Ayant suivi la direction de ses regards, l’oncle Pichon put constater que son filleul dévorait André des yeux, et luttait de toutes ses forces pour s’élancer vers lui.

« Concurrence ! dit l’oncle d’un ton de bonne humeur ; allons, ne te fâche pas, et toi, André, viens le prendre. »

André s’avança timidement et prit son petit frère. Une fois qu’il l’eut dans les bras, toute sa gaucherie disparut comme par enchantement. Le marmot lui servait de contenance, et puis il n’était pas embarrassé pour trouver que lui dire, à lui.

La tendresse visible des deux enfants l’un pour l’autre rajeunissait le cœur du vieil homme, et l’avenir lui paraissait de plus en plus rose.
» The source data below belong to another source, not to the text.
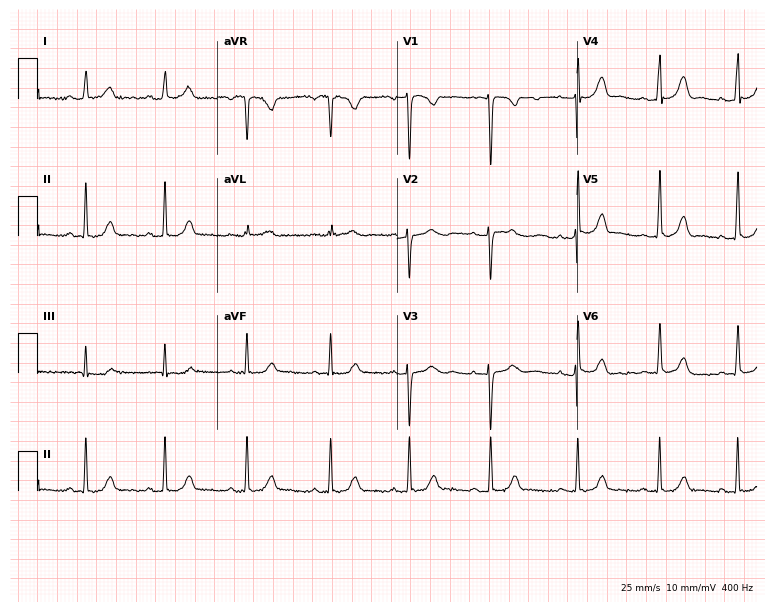
Electrocardiogram, a 36-year-old woman. Overall reading on record: normal ECG.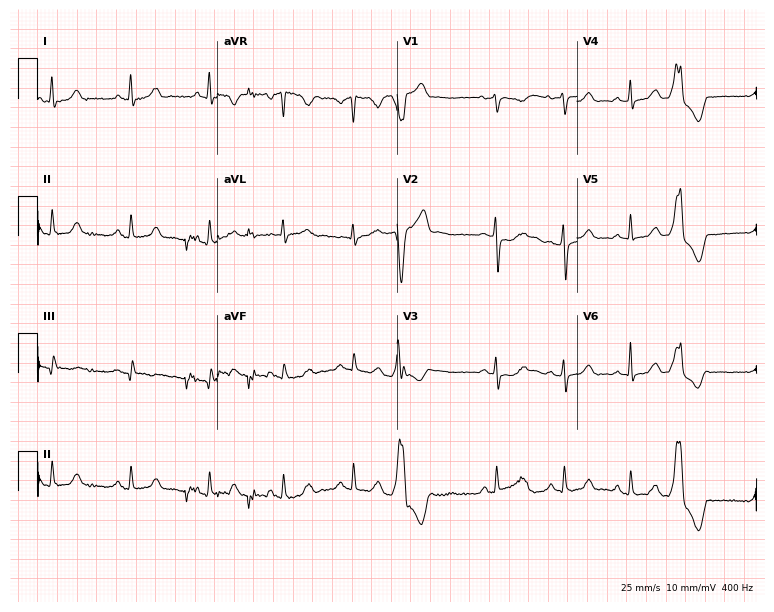
12-lead ECG from a 35-year-old woman. No first-degree AV block, right bundle branch block (RBBB), left bundle branch block (LBBB), sinus bradycardia, atrial fibrillation (AF) or sinus tachycardia recorded for this tracing.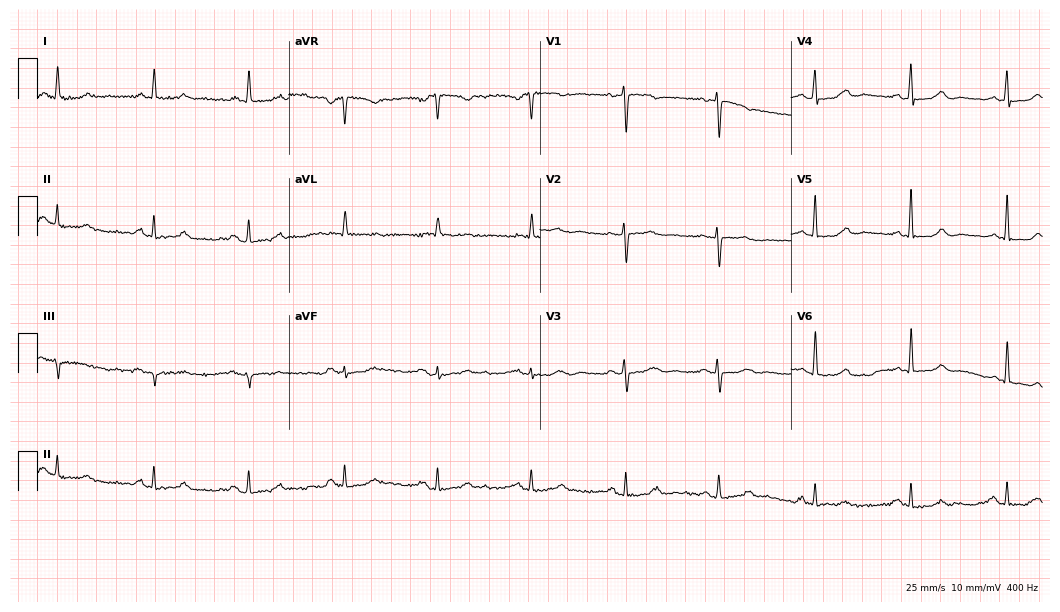
12-lead ECG (10.2-second recording at 400 Hz) from a female patient, 63 years old. Screened for six findings — first-degree AV block, right bundle branch block (RBBB), left bundle branch block (LBBB), sinus bradycardia, atrial fibrillation (AF), sinus tachycardia — none is recorded.

Encore une fois la ménagère sortit de la maison, entendant des voix d’enfants qui babillaient sur la route ; et elle rentra entre deux garçonnets, l’un de neuf ans, l’autre de sept ans, qu’elle poussa vers le philosophe en disant:

« Mon oncle, voici Michel et voici Jacques. »

Jacques, le plus jeune, sans prendre le temps de déposer son attirail d’écolier, s’avança bravement vers l’homme à la redingote noire, lui dit: « Bonjour, mon oncle ! » d’une bonne grosse voix enrouée, et par mégarde lui enfonça sa règle dans les côtes, en l’embrassant.